Background and Aims: Potential bias because of attrition has received little attention in primary studies
on back pain. This study aims to identify those back pain related indicators most
susceptible to bias and to discuss practical consequences for back pain research.
Methods: Analyses were based on a population-based longitudinal multi-centre postal back pain
survey with two postal follow-up measurements within two years. The baseline sample
comprised 9,263 subjects. Different sets of measures at entry were used to predict
subsequent attrition: Socio-demographic variables, indicators of back pain, health
related measures, and response behaviour. Back pain related indicators comprised prevalence
estimates, pain intensity, disability, and radiating pain. Weighted and unweighted
back pain outcomes were compared at the first and second follow-up to assess bias.

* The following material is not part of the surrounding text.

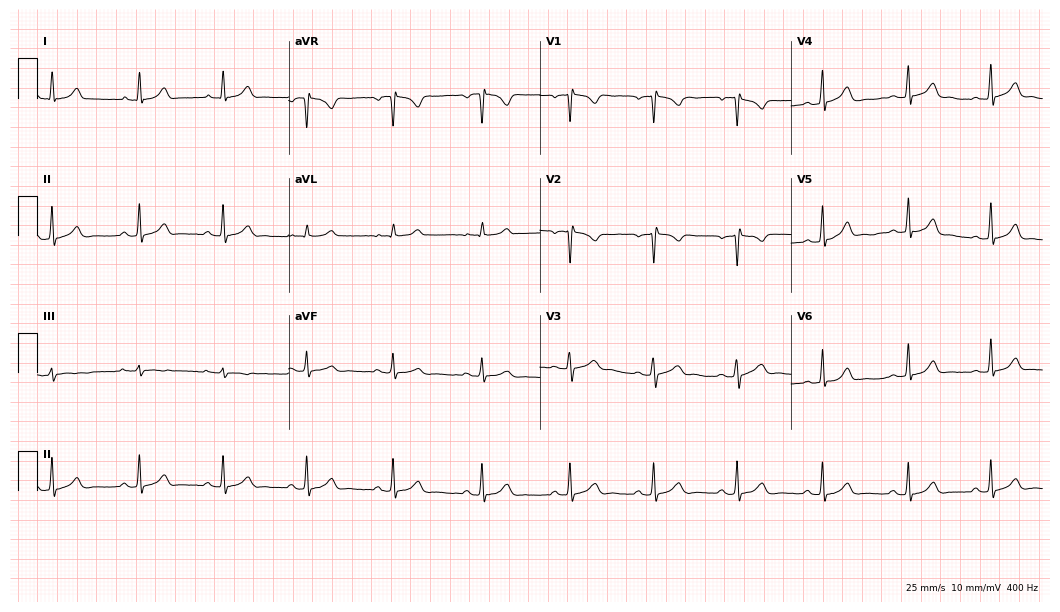
12-lead ECG from a 23-year-old female patient. No first-degree AV block, right bundle branch block, left bundle branch block, sinus bradycardia, atrial fibrillation or sinus tachycardia recorded for this tracing.

Results: Little more than half of the eligible participants at baseline continued participation
till the second follow-up. Age and prior response behaviour were the best predictors
of attrition while health and back pain related variables were less important. Differences
between weighted and unweighted estimates of back pain related indicators were small
to negligible. Against our expectations, the reported back pain burden slightly declined
over time. Conclusion: Differenzial attrition over the different measurement points consecutively reduces
the representativeness of the sample. Despite this, bias due to attrition has a small
effect on the point estimates of most back pain related outcomes.